Establishment in the US
•	Acquisition of MedPointe is complete, and the company was consolidated in the
Meda Group starting on 21 August.

•	Integration occurred faster than expected.

•	A new, improved formulation for Astelin (rhinitis treatment) was submitted to
the FDA for registration.

•	Launch of SOMA 250 (a muscle relaxant) commenced after FDA approval on 14
September 2007.

BEMA Fentanyl - new pain treatment
•	Meda acquired the exclusive rights to the US market.

•	BEMA Fentanyl is a patented drug for treatment of breakthrough pain episodes
in cancer patients.

•	Application for US registration is expected to take place shortly.

Acquisition of Recip
•	The deal is expected to add sales of about SEK 850 million in 2008 and enhance
Meda's operation in several key ways:

- Well-established drugs with stable profitability strengthen Meda's home base
in Sweden.
      - New products from Recip's portfolio can be sold outside the Nordics.

•	Purchase price: SEK 2,650 million in cash and 5.7 million newly issued shares
in Meda.

•	The acquisition is subject to competition authorities' approval.

SALES

The Meda Group's net sales for January - September rose nearly 50% to SEK
5,820.8 million (3,904.6), mainly due to acquisition of 3M's pharma division in
Europe. Exchange rate changes adversely affected Group sales by SEK 25.0
million, compared to 2006. The product portfolio acquired from 3M accounted for
SEK 1,565.7 million of the increase, and sales of its main products Tambocor,
Minitran, and Aldara rose as planned. Launch of Aldara's new indication (actinic
keratosis) is under way on the European markets and has been well-received. 
Formatris (asthma medication) demonstrated good sales growth after its launch on
several European markets during Q2 2007.

Sales in the US from the new acquisition were consolidated in the Meda Group
starting on 21 August. Sales totalled SEK 287.5 million for this part of Q3.
Sales of Astelin (azelastine), an allergy drug for treatment of rhinitis, were
SEK 155.3 million for the period, which due to continued robust growth in
prescriptions compared to 2006. SOMA (a muscle relaxant) was affected positively
by sales to wholesalers and retailers in preparation for launch of SOMA 250 mg.
SOMA sales reached SEK 67.6 million for the period.

PROFIT 

Non-recurring items 
Some non-recurring items, which have an effect on profit, affect comparability
with the same period in 2006. 

As stated in this year's earlier interim reports, integration of 3M's pharma
division was completed during Q1. Restructuring costs of SEK 118.1 million were
recognised during Q1, and these costs affect profit for January - September
2007. In the same period in 2006, profit included a positive non-recurring
impact of SEK 322.5 million due to disposal of a production plant in the
Netherlands and a collaboration agreement with Almirall, a Spanish pharma
company. 

Operating profit  
Group operating profit for January - September totalled SEK 1,322.7 million
(1,111.4). Operating expenses for the same period were SEK 2,320.0 million
(1,488.5); SEK 480.5 million (208.3) comprised intangible rights amortisation.
Restructuring costs after integration of 3M's pharma division were SEK 118.1
million. Group operating profit, excluding non-recurring items for January -
September thus increased to SEK 1,440.8(4) million (788.9)(5). 

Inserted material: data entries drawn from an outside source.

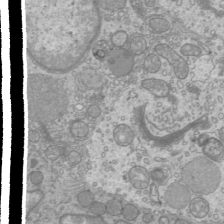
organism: Mouse
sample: Cilia; mouse epididymis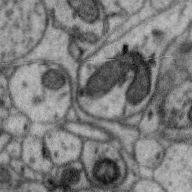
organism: Zebra finch
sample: Brain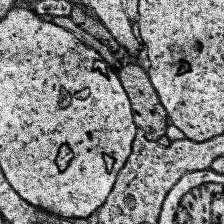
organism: Human
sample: Temporal Lobe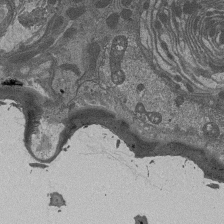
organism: Drosophila
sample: Antenna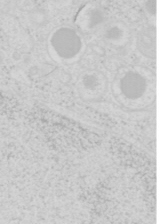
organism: Mouse
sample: Pancreas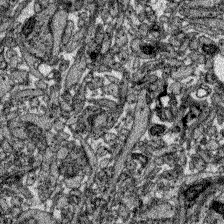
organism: Zebrafish
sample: Larval olfactory bulb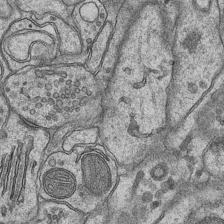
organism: Mouse
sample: CA1 Hippocampus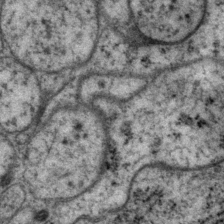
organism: P. pacificus
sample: Pharynx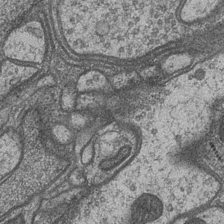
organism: Drosophila
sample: Optic medulla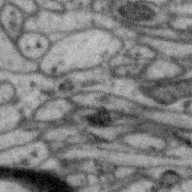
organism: Zebra finch
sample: Brain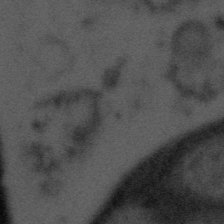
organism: Tuwongella immobilis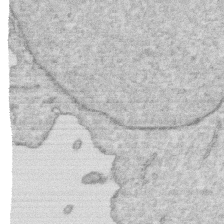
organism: Human
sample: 1205lu cells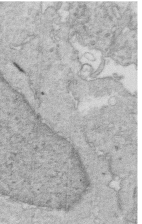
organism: Mouse
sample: Multiciliated cells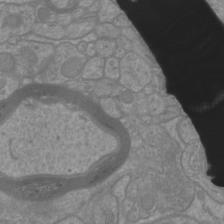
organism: Mouse
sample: Cortical neurons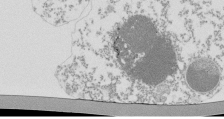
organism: Mouse
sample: Activated Pmel transgenic CD8+ T Cells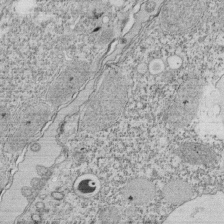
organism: Tetrahymena
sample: Cilia in tetrahymena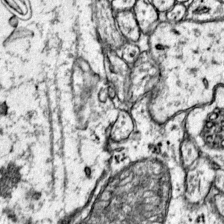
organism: Mouse
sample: Primary visual cortex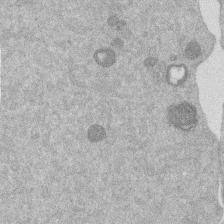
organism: Mouse
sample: Dividing mouse embryo 1 cell stage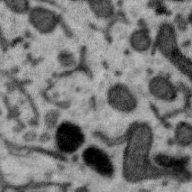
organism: Zebra finch
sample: Brain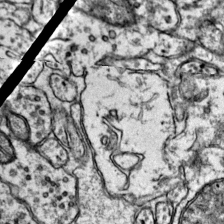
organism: Mouse
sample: Primary visual cortex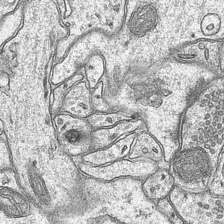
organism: Mouse
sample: CA1 Hippocampus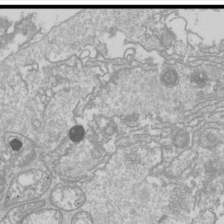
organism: Drosophila
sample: Cell division; meiosis; drosophila spermatocytes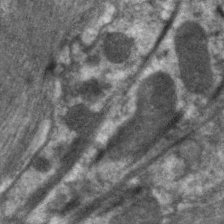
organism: C. elegans
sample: Pharynx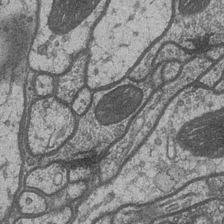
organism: Drosophila
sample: Optic medulla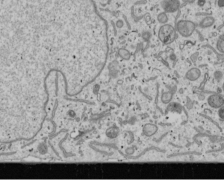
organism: Human
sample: Mitochondria in U2OS cells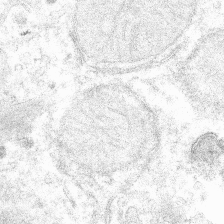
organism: Mouse
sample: Mouse hepatocytes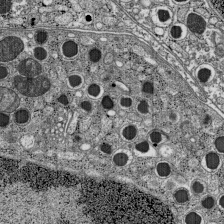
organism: C57BL Mouse
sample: Pancreatic islet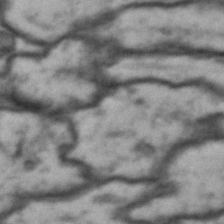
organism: Drosophila
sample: Brain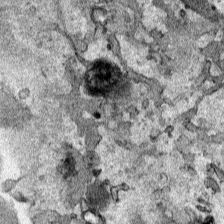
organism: Human
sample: Mitochondria in HCT116 cells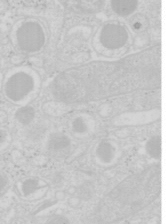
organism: Mouse
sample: Pancreas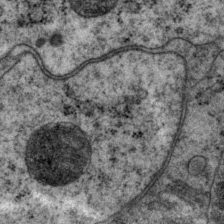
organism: P. pacificus
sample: Pharynx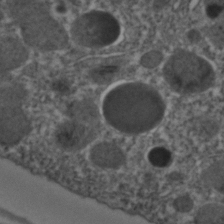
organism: C. elegans
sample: C. elegans embryo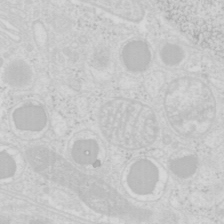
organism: Mouse
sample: Pancreas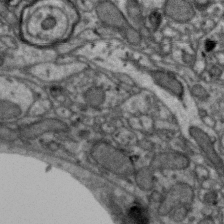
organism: Zebra finch
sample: Brain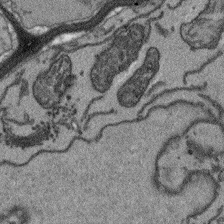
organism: Arabidopsis thaliana
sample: Root tip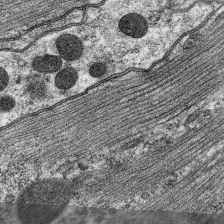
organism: C. elegans
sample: Pharynx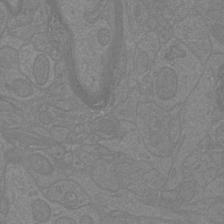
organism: Mouse
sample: Cortical neurons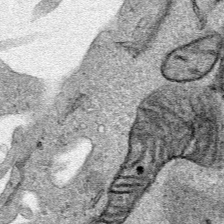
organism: Human
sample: Mitochondria in HCT116 cells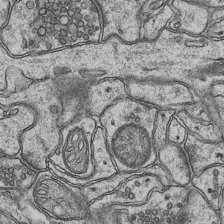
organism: Mouse
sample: CA1 Hippocampus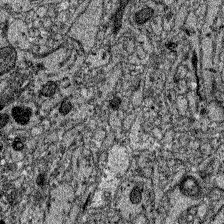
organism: Zebrafish
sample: Larval olfactory bulb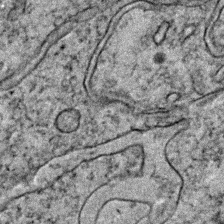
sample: Trachea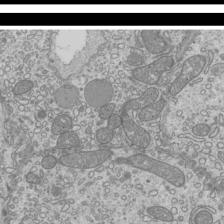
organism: Mouse
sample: Cilia; mouse epididymis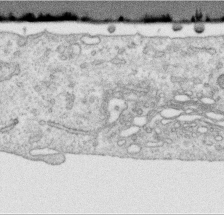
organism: Human
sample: Centriole in RPE cells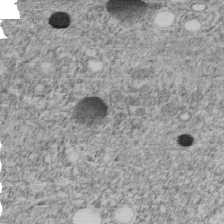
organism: C. elegans
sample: C. elegans embryo early stage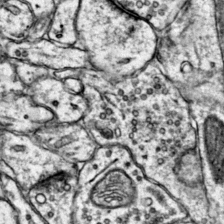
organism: Mouse
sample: Primary visual cortex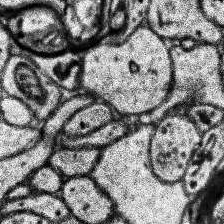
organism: Human
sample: Temporal Lobe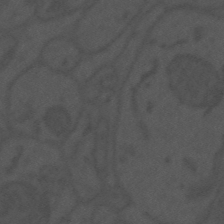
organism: Mouse
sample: Suprachiasmatic nucleus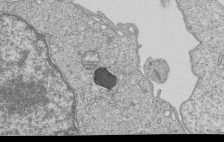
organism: Human
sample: MDA-MB-231 cells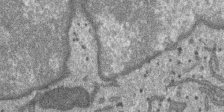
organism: Human
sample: Lung epithelial cells infected with SARS-CoV-2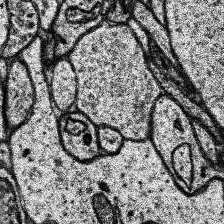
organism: Human
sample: Temporal Lobe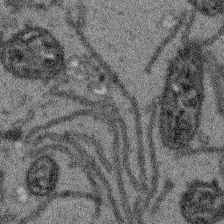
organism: Arabidopsis thaliana
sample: Root tip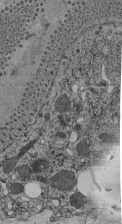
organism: C. elegans
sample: C. elegans pharynx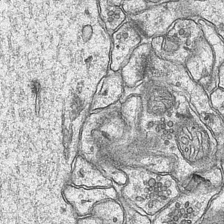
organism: Mouse
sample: CA1 Hippocampus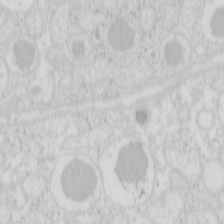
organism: Mouse
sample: Pancreas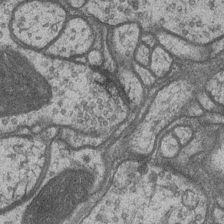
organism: Drosophila
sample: Optic medulla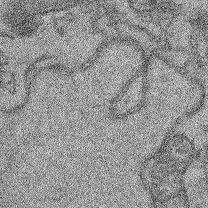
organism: Human
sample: HeLa cells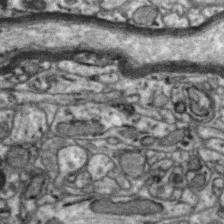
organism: Zebra finch
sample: Brain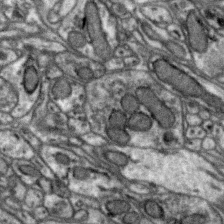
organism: Zebra finch
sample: Brain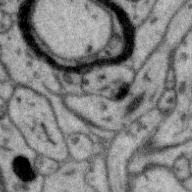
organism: Zebra finch
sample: Brain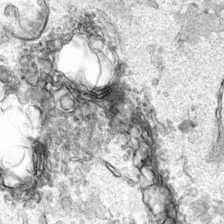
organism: Human
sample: Mitochondria in HCT116 cells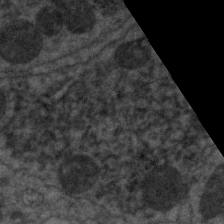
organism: C. elegans
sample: Pharynx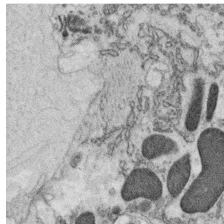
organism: C. elegans
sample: C. elegans oocyte; sperm cells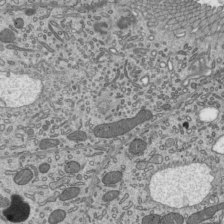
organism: Mouse
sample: Mouse epididymis efferent ductule cilia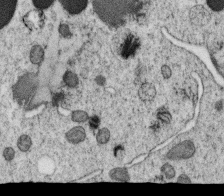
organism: C. elegans
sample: C. elegans oocyte; sperm cells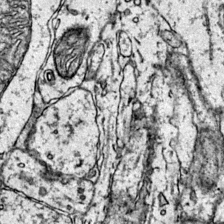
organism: Mouse
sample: Primary visual cortex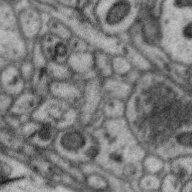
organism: Zebra finch
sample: Brain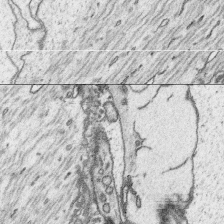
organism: Platynereis dumerilii
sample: Parapodia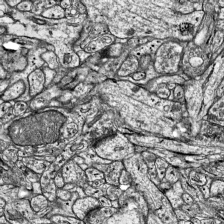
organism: Mouse
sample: Visual Cortex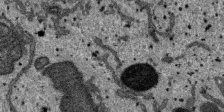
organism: Human
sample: Lung epithelial cells, uninfected (mock) control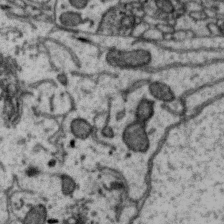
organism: Zebra finch
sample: Brain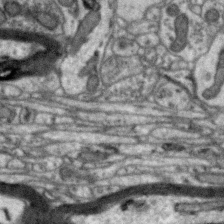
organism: Zebra finch
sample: Brain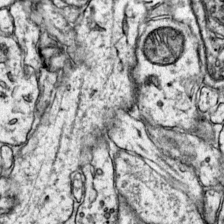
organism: Mouse
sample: Primary visual cortex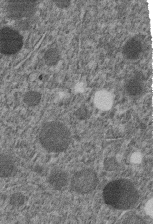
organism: C. elegans
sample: C. elegans embryo early stage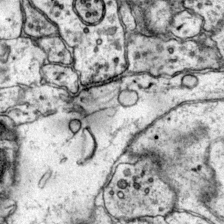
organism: Mouse
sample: Primary visual cortex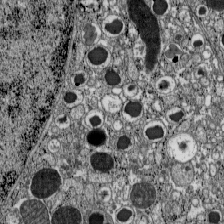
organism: C57BL Mouse
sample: Pancreatic islet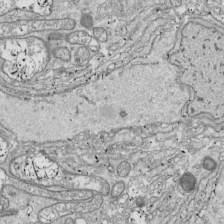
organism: Drosophila
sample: Cell division; meiosis; drosophila spermatocytes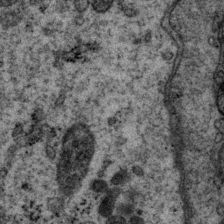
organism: P. pacificus
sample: Pharynx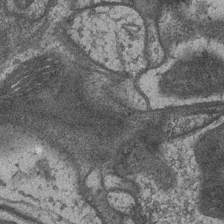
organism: Drosophila
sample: Optic medulla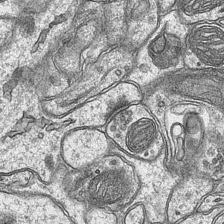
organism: Mouse
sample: CA1 Hippocampus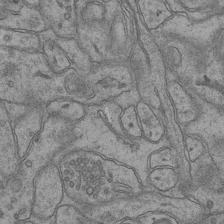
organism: Mouse
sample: CA1 Hippocampus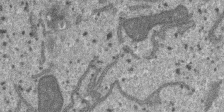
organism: Human
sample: Lung epithelial cells infected with SARS-CoV-2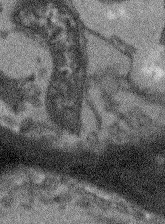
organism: Arabidopsis thaliana
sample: Root tip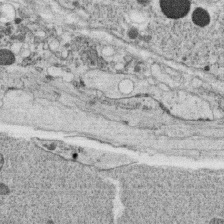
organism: C. elegans
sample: C. elegans oocyte; sperm cells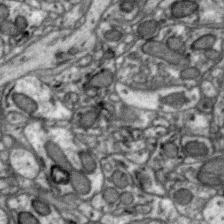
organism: Zebra finch
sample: Brain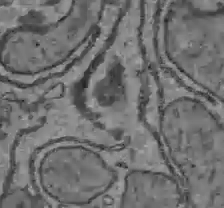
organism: C57BL Mouse
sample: Liver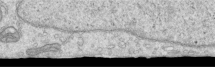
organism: Human
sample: Centriole in RPE cells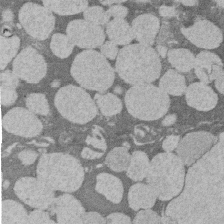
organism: Rat
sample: Salivary granule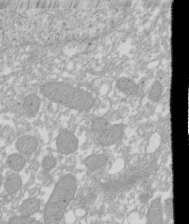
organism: Xenopus
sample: Cilia; centrioles in frog embryo cells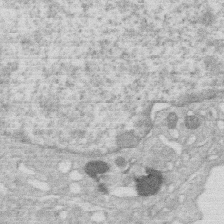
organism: Human
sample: Macrophage cells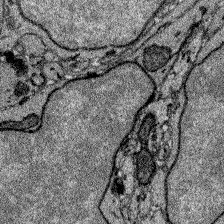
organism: Zebrafish
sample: Larval olfactory bulb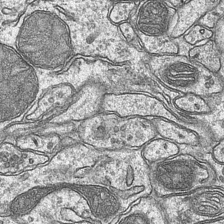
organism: Mouse
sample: CA1 Hippocampus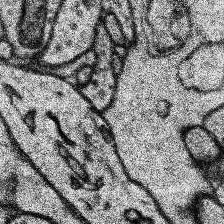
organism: Human
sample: Temporal Lobe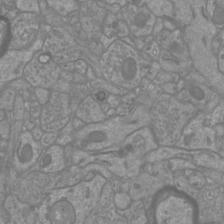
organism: Mouse
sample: Cortical neurons

EBITDA, excluding non-recurring profit impact for the same period, climbed to
SEK 1,980.8(4) million (1,072.4)(5) - about an 85% increase. So the EBITDA
margin, adjusted for non-recurring items, improved substantially to 34.0%
(27.5). Including non-recurring items, EBITDA for January - September totalled
SEK 1,862.7 million (1,394.9). 

The US operation contributed sales of SEK 287.5 million and EBITDA of SEK 103.0
million for the 21 August - 30 September period. Launch of SOMA 250 commenced
with sales to wholesalers. Intensive marketing to outpatient/ primary care
doctors and specialists is in progress. These efforts did not affect Q3, but
will affect Q4.

Financial items 
Group net financial items for January - September were SEK -316.6 million
(-189.1). A non-recurring effect - i.e., an SEK 65.3 million exchange difference
from Q1 regarding financing of the 3M acquisition - had a positive impact on net
financial items. So Group profit after net financial items totalled SEK 1,006.1
million (922.3) for the period. Net financial items for Q3 totalled SEK -151.1
million, compared to SEK -115.4 million for Q2. The increase is mainly due to a
bridging facility of SEK 3,700 million raised regarding acquisition of
MedPointe. 

Net profit 
Net profit for January - September, excluding non-recurring profit impact,
reached SEK 701.0(6) million (397.1)(7). Net profit for the same period,
including non-recurring profit impact, was SEK 749.0 million (614.5). Group tax
expense for January - September was SEK 257.1 million (307.8), equivalent to a
25.6% tax rate (33.4). A positive one-off effect of SEK 82.7 million had an
impact on tax expense in Q3 and resulted from revaluation of deferred tax
liabilities due to the future company-tax cut in Germany. Tax expense for
January - September, excluding the one-off effect, was SEK 339.8 million,
equivalent to a 33.8% tax rate. 

For the January - September period: earnings per share (EPS) before dilution -
excluding non-recurring profit effects - stood at SEK 3.00(6) (1.83)(7); EPS
before dilution stood at SEK 3.20 (2.83). 

FINANCIAL POSITION 
During January - September, Meda's financial position was reinforced - thanks to
positive cash flow from operating activities and the new share issues
implemented in February and August. Cash flow from operating activities (before
changes in working capital) rose to SEK 1,366.9 million (744.0). Implemented
restructuring measures had an adverse effect of SEK -93.0 million on cash flow.
Change in working capital totalled SEK -498.0 million (-145.6) and is mainly
attributable to the 3M acquisition, which was a net assets acquisition. Total
cash flow from operating activities thus reached SEK 868.9 million (598.4). 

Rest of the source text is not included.